An der Erstellung eines Covers arbeiteten etwa 20 Personen, unter anderem Fotografen, Drucker und eben Retuscheure. Die von einem Künstler gelieferte Idee musste in Rasterfolien umgesetzt werden – die Schrift immer extra, wobei zu bedenken war, dass in Spiegelschrift gearbeitet werden musste. Die vom Fotografen hergestellten Negative wurden dann von Offsetretuscheuren mit Pinseln und Schabern bearbeitet und mit Blutlaugensalz und Natronlauge geätzt. Jede Farbe hatte ihre eigene Ätzung und wurde auf einer extra Folie gerastert. Der Prozess verlief von der Retusche über die Montage und Druckplattenherstellung bis hin zum Probedruck.
Wie Gudrun Bernkopf berichtete, ging jede Farbe einzeln an je einem Tag in den Druck, denn der Drucker musste zwischendurch die Maschine säubern, damit nicht Reste von Schwarz das Gelb verschmutzten. Oft kamen plötzliche Aktionen wie Kalender für den Soli-Basar oder Wahlplakate für die Parteikreisleitung dazwischen.
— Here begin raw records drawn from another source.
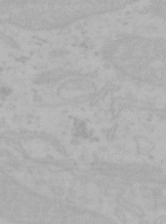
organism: Mouse
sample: Choroid plexus
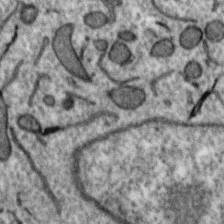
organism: Zebra finch
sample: Brain
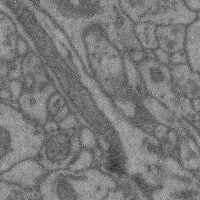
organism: Mouse
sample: Cerebral cortex
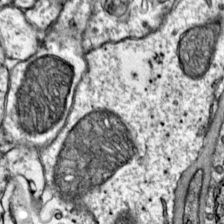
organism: Mouse
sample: Primary visual cortex
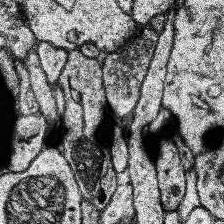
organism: Human
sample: Temporal Lobe
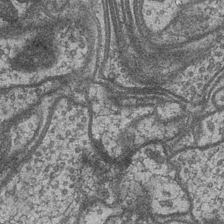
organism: Drosophila
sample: Optic medulla
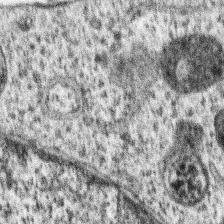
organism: Human
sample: HeLa cells
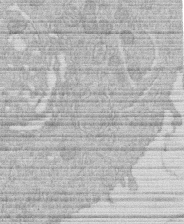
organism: Human
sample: Macrophage cells
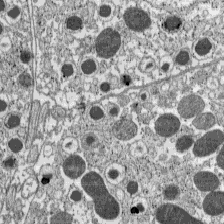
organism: C57BL Mouse
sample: Pancreatic islet
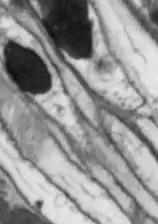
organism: Drosophila
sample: Optic lobe
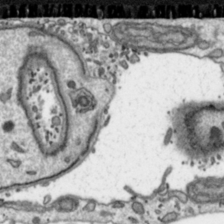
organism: Toxoplasma gondii
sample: Parasites in a vacuole inside a host cell
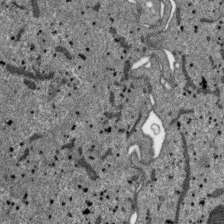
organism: Human
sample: Lung epithelial cells, uninfected (mock) control
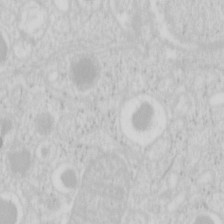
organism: Mouse
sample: Pancreas
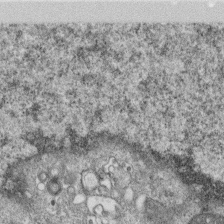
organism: African green monkey
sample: Vero E6 cells infected with SARS-CoV-2
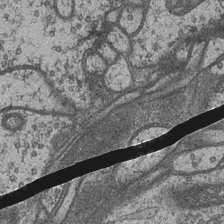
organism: Drosophila
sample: Optic medulla
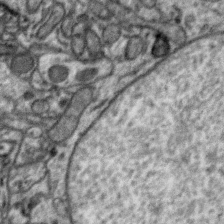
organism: Zebra finch
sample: Brain
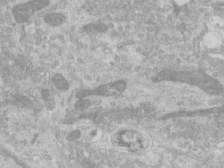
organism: Human
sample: Centriole in RPE cells
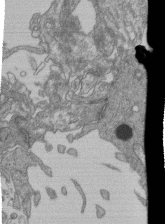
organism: Human
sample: Retinal organoid Rod and Cone cells
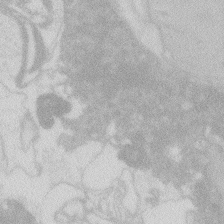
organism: Zebrafish
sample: Macrophage
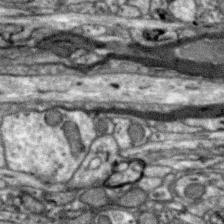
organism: Zebra finch
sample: Brain
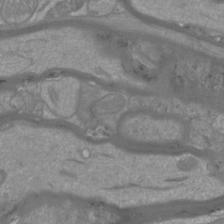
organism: Mouse
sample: Cortical neurons
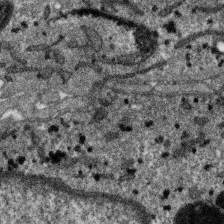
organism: Human
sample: Lung epithelial cells infected with SARS-CoV-2
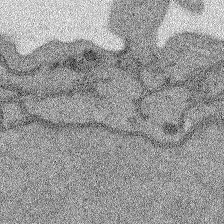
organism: Human
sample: HeLa cells
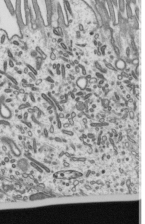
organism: Mouse
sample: Mouse epididymis efferent ductule cilia
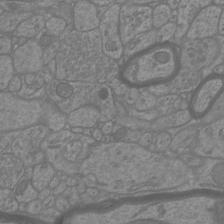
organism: Mouse
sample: Cortical neurons
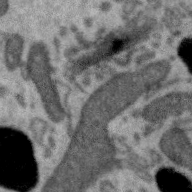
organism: Zebra finch
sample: Brain
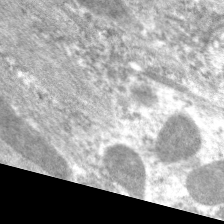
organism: C. elegans
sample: Pharynx
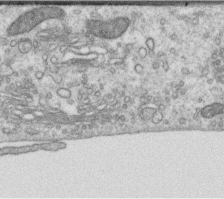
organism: Human
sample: Centriole in RPE cells
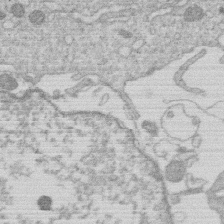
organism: Human
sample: Macrophage cells
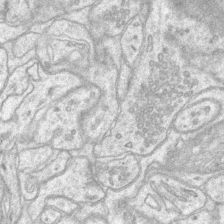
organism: Mouse
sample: CA1 Hippocampus
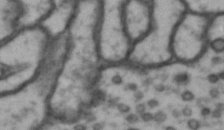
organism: Drosophila
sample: Brain
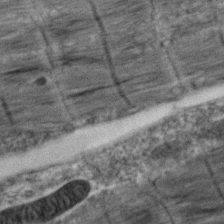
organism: Zebrafish
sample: Zebrafish embryo
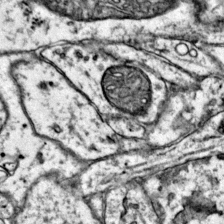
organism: Mouse
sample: Primary visual cortex
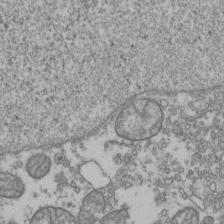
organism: Human
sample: Activated Jurkat CD4+ T cells
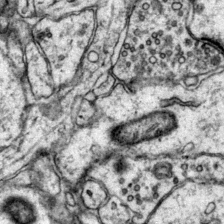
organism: Mouse
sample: Primary visual cortex
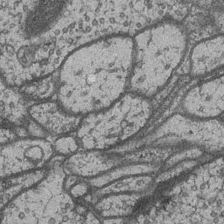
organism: Drosophila
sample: Optic medulla
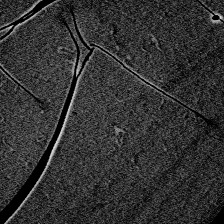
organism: Zebrafish
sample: Whole-Brain
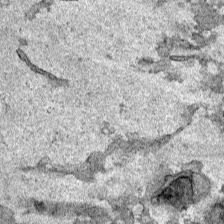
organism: Human
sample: Mitochondria in HCT116 cells
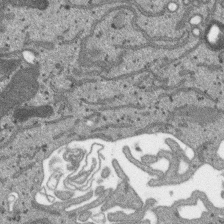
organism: Human
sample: Lung epithelial cells infected with SARS-CoV-2
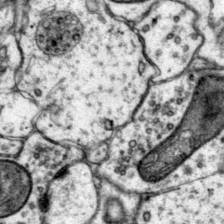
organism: Mouse
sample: Primary visual cortex
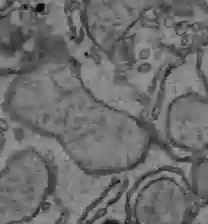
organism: C57BL Mouse
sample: Liver
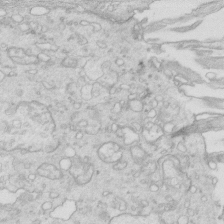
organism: Mouse
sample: Multiciliated cells
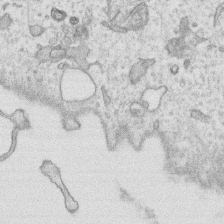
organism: Human
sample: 1205lu cells
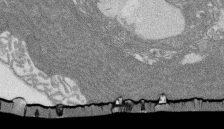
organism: Rat
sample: Salivary granule
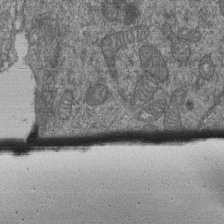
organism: Human
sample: Retinal organoid Rod and Cone cells
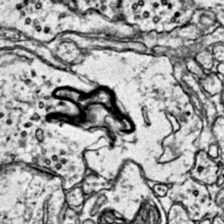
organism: Mouse
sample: Primary visual cortex
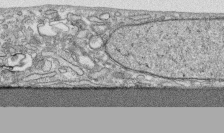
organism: Human
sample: CRL-1474
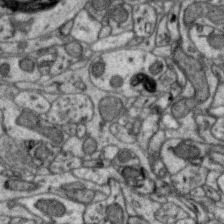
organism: Zebra finch
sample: Brain
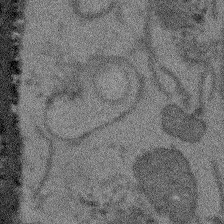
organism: Arabidopsis thaliana
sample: Root tip
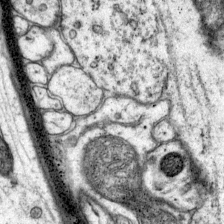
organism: Mouse
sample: Primary visual cortex
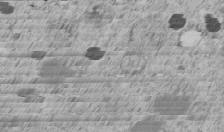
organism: C. elegans
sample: C. elegans embryo early stage
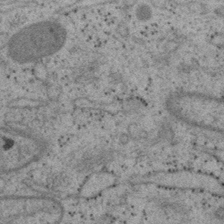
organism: Human
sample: HeLa cells
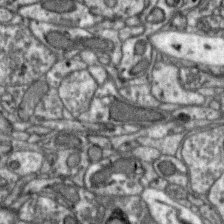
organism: Zebra finch
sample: Brain
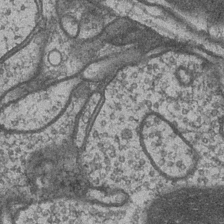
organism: Drosophila
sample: Optic medulla
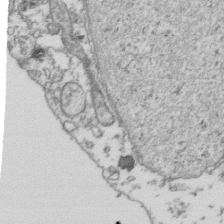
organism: Human
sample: Activated Jurkat CD4+ T cells
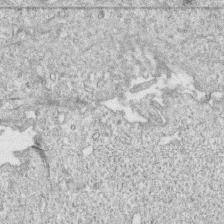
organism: Human
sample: HeLa cell HIV synapse
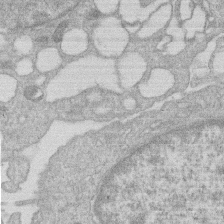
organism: Human
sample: Macrophage cells
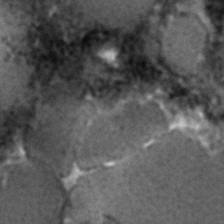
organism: C. elegans
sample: C. elegans embryo
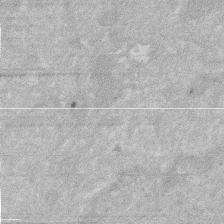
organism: Human
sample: HIV infected U937 cells
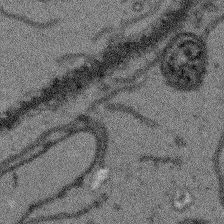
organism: Arabidopsis thaliana
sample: Root tip
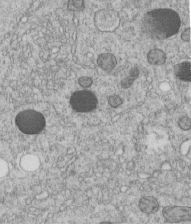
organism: C. elegans
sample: C. elegans embryo early stage
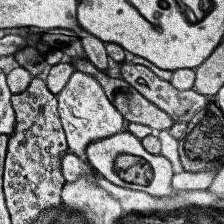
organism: Human
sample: Temporal Lobe
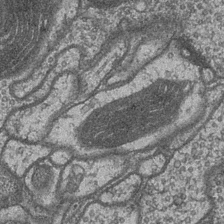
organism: Drosophila
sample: Optic medulla
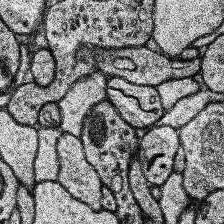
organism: Human
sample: Temporal Lobe
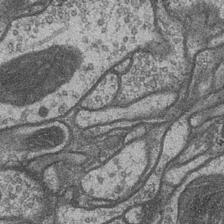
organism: Drosophila
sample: Optic medulla
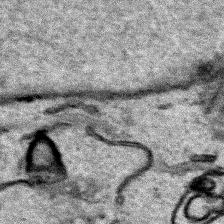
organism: Human
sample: Mitochondria in HCT116 cells
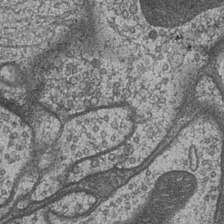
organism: Drosophila
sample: Optic medulla
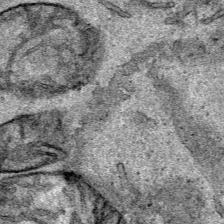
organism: Human
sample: Mitochondria in HCT116 cells
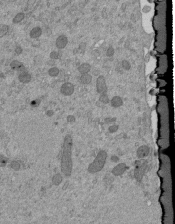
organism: Mouse
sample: ED-1 cell nuclei; centrioles
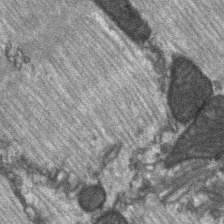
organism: C57BL Mouse
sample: Soleus
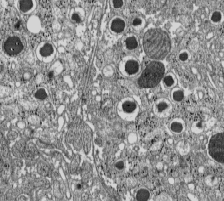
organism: C57BL Mouse
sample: Pancreatic islet
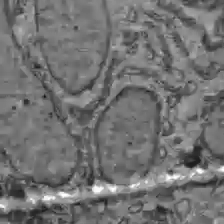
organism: C57BL Mouse
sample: Liver
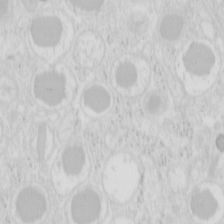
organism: Mouse
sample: Pancreas
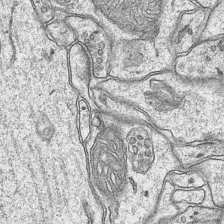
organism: Mouse
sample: CA1 Hippocampus
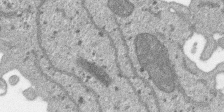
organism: Human
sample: Lung epithelial cells infected with SARS-CoV-2
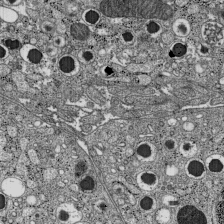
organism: C57BL Mouse
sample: Pancreatic islet
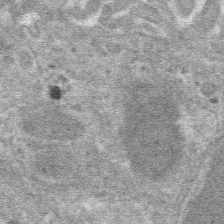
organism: Mouse
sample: Mouse hepatocytes
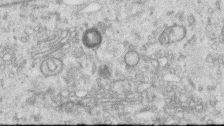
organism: Human
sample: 1205lu cells
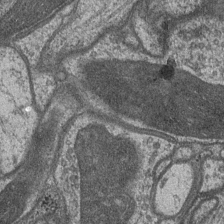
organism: Drosophila
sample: Optic medulla
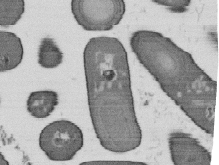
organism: B. subtilis
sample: Bacterial spore
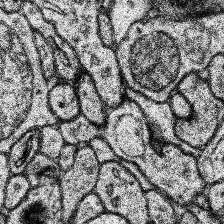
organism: Human
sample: Temporal Lobe
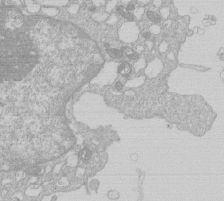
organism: Human
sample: Macrophage cells
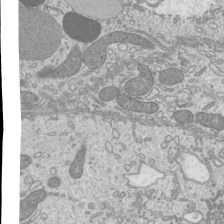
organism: Mouse
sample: Cilia; mouse epididymis
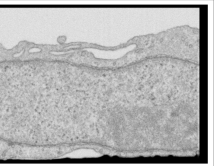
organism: Human
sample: Centriole in RPE cells
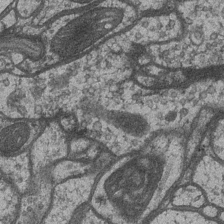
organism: Drosophila
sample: Optic medulla
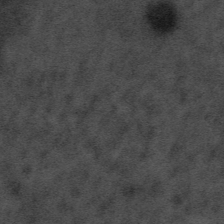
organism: Tuwongella immobilis
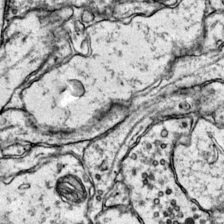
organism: Mouse
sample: Primary visual cortex
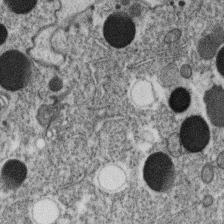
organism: C. elegans
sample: C. elegans oocyte; sperm cells
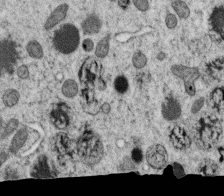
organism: C. elegans
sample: C. elegans oocyte; sperm cells
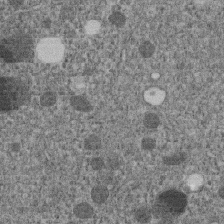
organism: C. elegans
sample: C. elegans embryo early stage
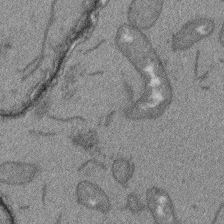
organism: Arabidopsis thaliana
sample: Root tip
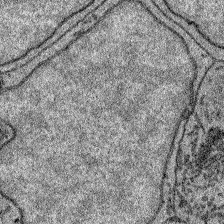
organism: Zebrafish
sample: Larval olfactory bulb
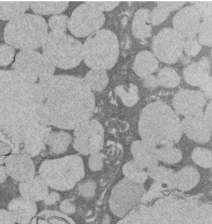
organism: Rat
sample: Salivary granule
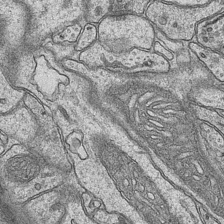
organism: Mouse
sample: CA1 Hippocampus
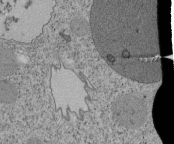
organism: Tetrahymena
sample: Cilia in tetrahymena
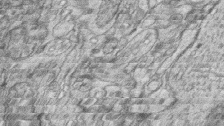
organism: Zebrafish
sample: synaptic ribbons in rod cells and cone cells
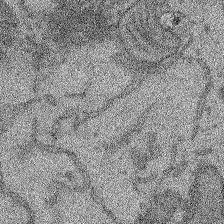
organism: Human
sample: HeLa cells
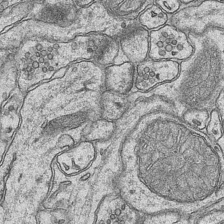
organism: Mouse
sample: CA1 Hippocampus
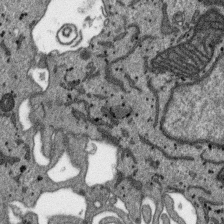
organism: Human
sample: Lung epithelial cells, uninfected (mock) control
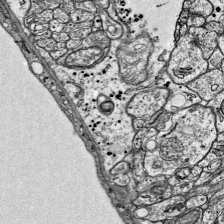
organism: Mouse
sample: Visual Cortex
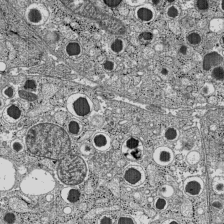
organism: C57BL Mouse
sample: Pancreatic islet
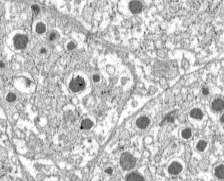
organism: C57BL Mouse
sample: Pancreatic islet
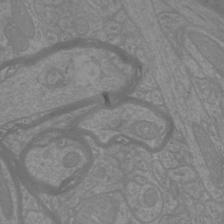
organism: Mouse
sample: Cortical neurons
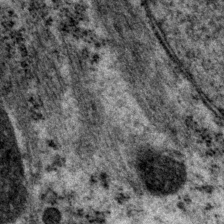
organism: P. pacificus
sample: Pharynx
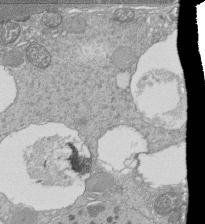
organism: Tetrahymena
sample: Cilia in tetrahymena
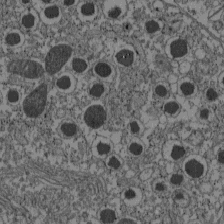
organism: C57BL Mouse
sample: Pancreatic islet
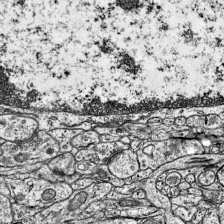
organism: Mouse
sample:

An Fotos für Gisela May- und Helene Weigel-LPs musste Gudrun Bernkopf stets besonders lange schaben und ätzen, denn es sollten unvorteilhafte Details verschwinden, etwa die altersbedingten Falten im Gesicht und an den Händen.
Normal im Land des Mangels war es, dass immer mal kein Werkzeug für die Vollendung eines Covers zur Verfügung stand. Mit etwas Valuta (vom Staat genehmigtes „Westgeld“) musste der verantwortliche Meister dann Schaber, Pinsel, Abdeckfarben, Tesa-Band (!) und Arkansas-Ölsteine, zum Schärfen der Schaber, besorgen.
Wer keine Lizenzplatten ergattern konnte, verbreitete vielleicht das Gerücht, dass die Mitarbeiter von Gotha-Druck alle besaßen. Doch dem war nicht so, wie Gudrun Bernkopf erzählte: „Unsere Brigade bekam pro Album zehn Stück, wir waren aber zwanzig Leute. Es wurde immer eine Liste abgearbeitet.“ Und das Schicksal konnte grausam sein: „Gerne hätte ich für meinen Sohn Santana gehabt, bekam aber Peter Alexander zugeteilt.“ Wenn man heute mit ihr über ihre Arbeit spricht, kann sie sich noch an jedes Detail erinnern – auch an ein Klassikalbum, das mit seitenverkehrtem Cover auf den Markt kam. Beim Vergleich mit heutigen Plattenhüllen rutscht ihr bei der Betrachtung alter VEB-„Taschen“ dann schon mal ein „Oh, sind die hässlich!“ heraus.
Wenige Monate vor der Wende hätte alles gut werden können, denn ein großer Scanner aus dem kapitalistischen Ausland stand eines Tages in der Werkhalle. Da es jedoch keine Betriebsanleitung dazu gab, der Platz fehlte und Brigademitglieder, die ihn bedienen sollten, gerade aus Krankheitsgründen oder wegen Erreichens des Rentenalters ausfielen, konnte er nie richtig genutzt werden. Der Rest ist bekannt.